Work item: Line by line, copy the records below exactly and leave the pictures out.

Exercise input:
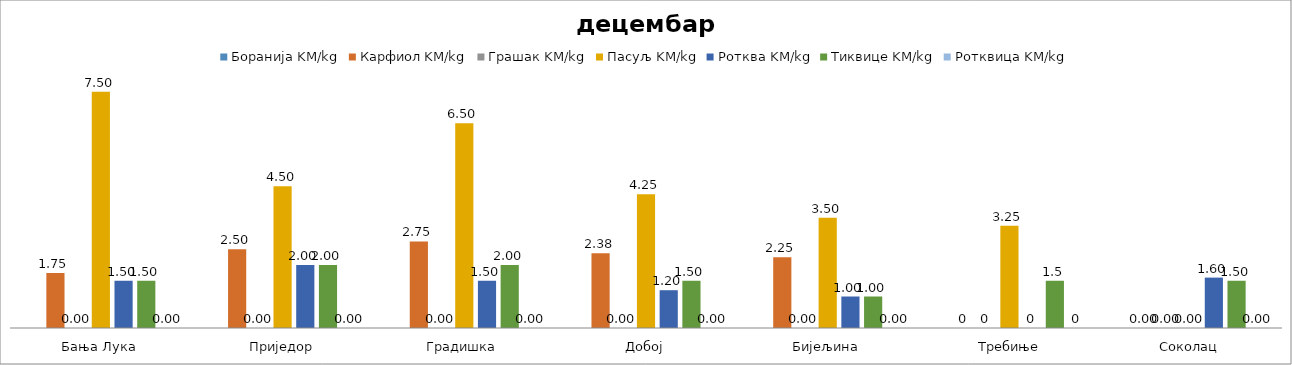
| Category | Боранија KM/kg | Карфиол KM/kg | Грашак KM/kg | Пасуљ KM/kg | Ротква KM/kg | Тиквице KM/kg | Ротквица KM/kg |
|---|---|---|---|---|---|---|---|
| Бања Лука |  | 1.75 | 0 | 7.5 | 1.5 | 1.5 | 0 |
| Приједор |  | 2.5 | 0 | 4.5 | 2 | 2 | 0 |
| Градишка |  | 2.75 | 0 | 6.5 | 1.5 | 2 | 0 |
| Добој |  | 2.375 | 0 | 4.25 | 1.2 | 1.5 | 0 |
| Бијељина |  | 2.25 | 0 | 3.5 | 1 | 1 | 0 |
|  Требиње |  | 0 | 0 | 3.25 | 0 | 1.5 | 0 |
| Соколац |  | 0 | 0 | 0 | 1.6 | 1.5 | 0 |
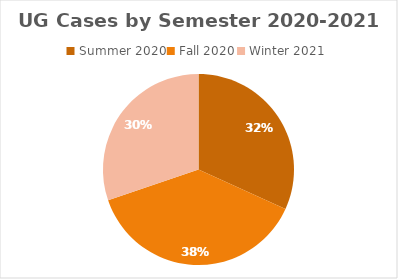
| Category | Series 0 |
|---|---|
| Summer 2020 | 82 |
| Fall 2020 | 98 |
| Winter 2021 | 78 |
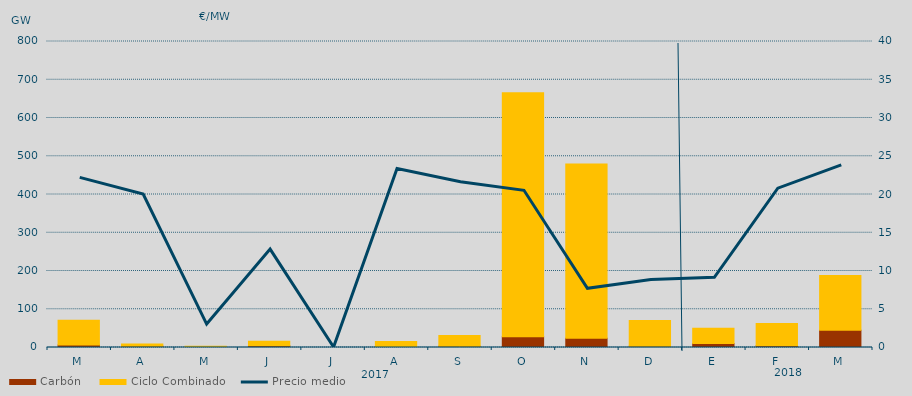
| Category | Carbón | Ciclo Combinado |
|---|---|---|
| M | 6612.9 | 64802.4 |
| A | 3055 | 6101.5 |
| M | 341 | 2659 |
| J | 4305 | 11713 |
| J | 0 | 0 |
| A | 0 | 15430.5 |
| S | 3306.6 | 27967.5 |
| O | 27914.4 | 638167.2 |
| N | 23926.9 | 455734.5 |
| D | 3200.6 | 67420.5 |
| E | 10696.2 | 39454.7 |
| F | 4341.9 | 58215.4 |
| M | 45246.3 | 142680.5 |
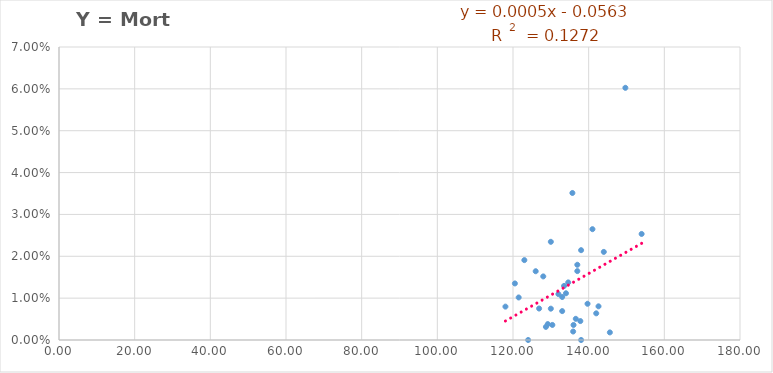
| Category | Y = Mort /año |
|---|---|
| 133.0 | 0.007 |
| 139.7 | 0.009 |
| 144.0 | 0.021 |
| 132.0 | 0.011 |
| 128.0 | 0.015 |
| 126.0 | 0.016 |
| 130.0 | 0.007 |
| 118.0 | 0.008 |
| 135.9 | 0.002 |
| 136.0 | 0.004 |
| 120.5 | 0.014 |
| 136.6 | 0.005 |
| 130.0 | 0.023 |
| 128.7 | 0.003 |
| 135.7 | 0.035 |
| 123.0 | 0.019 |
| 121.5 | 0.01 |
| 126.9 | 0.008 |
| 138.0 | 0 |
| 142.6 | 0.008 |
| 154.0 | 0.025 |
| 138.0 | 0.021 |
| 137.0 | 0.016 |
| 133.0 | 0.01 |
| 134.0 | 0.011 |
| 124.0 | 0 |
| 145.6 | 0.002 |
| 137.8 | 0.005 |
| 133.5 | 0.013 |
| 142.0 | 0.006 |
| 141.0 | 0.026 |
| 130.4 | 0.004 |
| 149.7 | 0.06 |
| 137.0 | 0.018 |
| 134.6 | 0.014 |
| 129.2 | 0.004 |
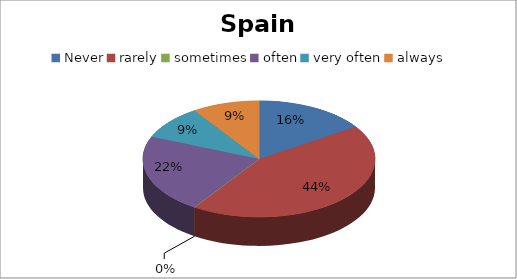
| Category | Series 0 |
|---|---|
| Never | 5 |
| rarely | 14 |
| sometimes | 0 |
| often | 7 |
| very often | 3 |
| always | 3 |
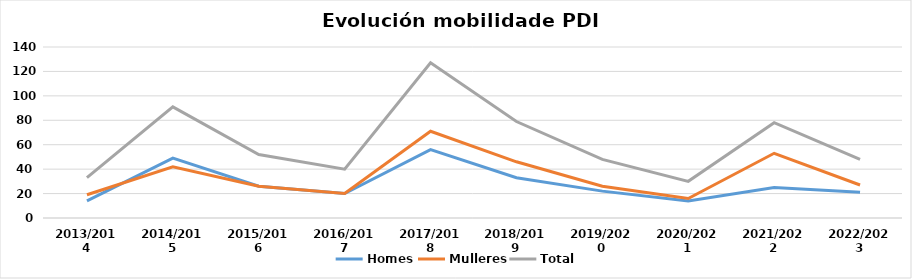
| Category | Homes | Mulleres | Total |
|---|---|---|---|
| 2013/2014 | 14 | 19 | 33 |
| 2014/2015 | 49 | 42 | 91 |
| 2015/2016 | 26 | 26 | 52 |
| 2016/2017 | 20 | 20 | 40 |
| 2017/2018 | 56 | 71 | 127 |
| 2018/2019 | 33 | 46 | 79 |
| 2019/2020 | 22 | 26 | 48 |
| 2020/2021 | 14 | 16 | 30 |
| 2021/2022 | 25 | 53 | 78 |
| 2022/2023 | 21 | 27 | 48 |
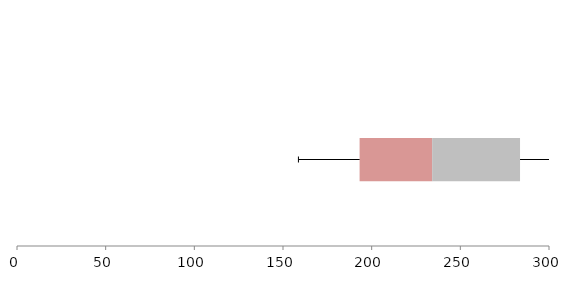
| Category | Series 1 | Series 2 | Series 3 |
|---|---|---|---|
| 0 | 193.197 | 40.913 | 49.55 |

Task solution:
| Category | Боранија KM/kg | Карфиол KM/kg | Грашак KM/kg | Пасуљ KM/kg | Ротква KM/kg | Тиквице KM/kg | Ротквица KM/kg |
|---|---|---|---|---|---|---|---|
| Бања Лука |  | 1.75 | 0 | 7.5 | 1.5 | 1.5 | 0 |
| Приједор |  | 2.5 | 0 | 4.5 | 2 | 2 | 0 |
| Градишка |  | 2.75 | 0 | 6.5 | 1.5 | 2 | 0 |
| Добој |  | 2.375 | 0 | 4.25 | 1.2 | 1.5 | 0 |
| Бијељина |  | 2.25 | 0 | 3.5 | 1 | 1 | 0 |
|  Требиње |  | 0 | 0 | 3.25 | 0 | 1.5 | 0 |
| Соколац |  | 0 | 0 | 0 | 1.6 | 1.5 | 0 |
| Category | Series 0 |
|---|---|
| Summer 2020 | 82 |
| Fall 2020 | 98 |
| Winter 2021 | 78 |
| Category | Carbón | Ciclo Combinado |
|---|---|---|
| M | 6612.9 | 64802.4 |
| A | 3055 | 6101.5 |
| M | 341 | 2659 |
| J | 4305 | 11713 |
| J | 0 | 0 |
| A | 0 | 15430.5 |
| S | 3306.6 | 27967.5 |
| O | 27914.4 | 638167.2 |
| N | 23926.9 | 455734.5 |
| D | 3200.6 | 67420.5 |
| E | 10696.2 | 39454.7 |
| F | 4341.9 | 58215.4 |
| M | 45246.3 | 142680.5 |
| Category | Y = Mort /año |
|---|---|
| 133.0 | 0.007 |
| 139.7 | 0.009 |
| 144.0 | 0.021 |
| 132.0 | 0.011 |
| 128.0 | 0.015 |
| 126.0 | 0.016 |
| 130.0 | 0.007 |
| 118.0 | 0.008 |
| 135.9 | 0.002 |
| 136.0 | 0.004 |
| 120.5 | 0.014 |
| 136.6 | 0.005 |
| 130.0 | 0.023 |
| 128.7 | 0.003 |
| 135.7 | 0.035 |
| 123.0 | 0.019 |
| 121.5 | 0.01 |
| 126.9 | 0.008 |
| 138.0 | 0 |
| 142.6 | 0.008 |
| 154.0 | 0.025 |
| 138.0 | 0.021 |
| 137.0 | 0.016 |
| 133.0 | 0.01 |
| 134.0 | 0.011 |
| 124.0 | 0 |
| 145.6 | 0.002 |
| 137.8 | 0.005 |
| 133.5 | 0.013 |
| 142.0 | 0.006 |
| 141.0 | 0.026 |
| 130.4 | 0.004 |
| 149.7 | 0.06 |
| 137.0 | 0.018 |
| 134.6 | 0.014 |
| 129.2 | 0.004 |
| Category | Series 0 |
|---|---|
| Never | 5 |
| rarely | 14 |
| sometimes | 0 |
| often | 7 |
| very often | 3 |
| always | 3 |
| Category | Homes | Mulleres | Total |
|---|---|---|---|
| 2013/2014 | 14 | 19 | 33 |
| 2014/2015 | 49 | 42 | 91 |
| 2015/2016 | 26 | 26 | 52 |
| 2016/2017 | 20 | 20 | 40 |
| 2017/2018 | 56 | 71 | 127 |
| 2018/2019 | 33 | 46 | 79 |
| 2019/2020 | 22 | 26 | 48 |
| 2020/2021 | 14 | 16 | 30 |
| 2021/2022 | 25 | 53 | 78 |
| 2022/2023 | 21 | 27 | 48 |
| Category | Series 1 | Series 2 | Series 3 |
|---|---|---|---|
| 0 | 193.197 | 40.913 | 49.55 |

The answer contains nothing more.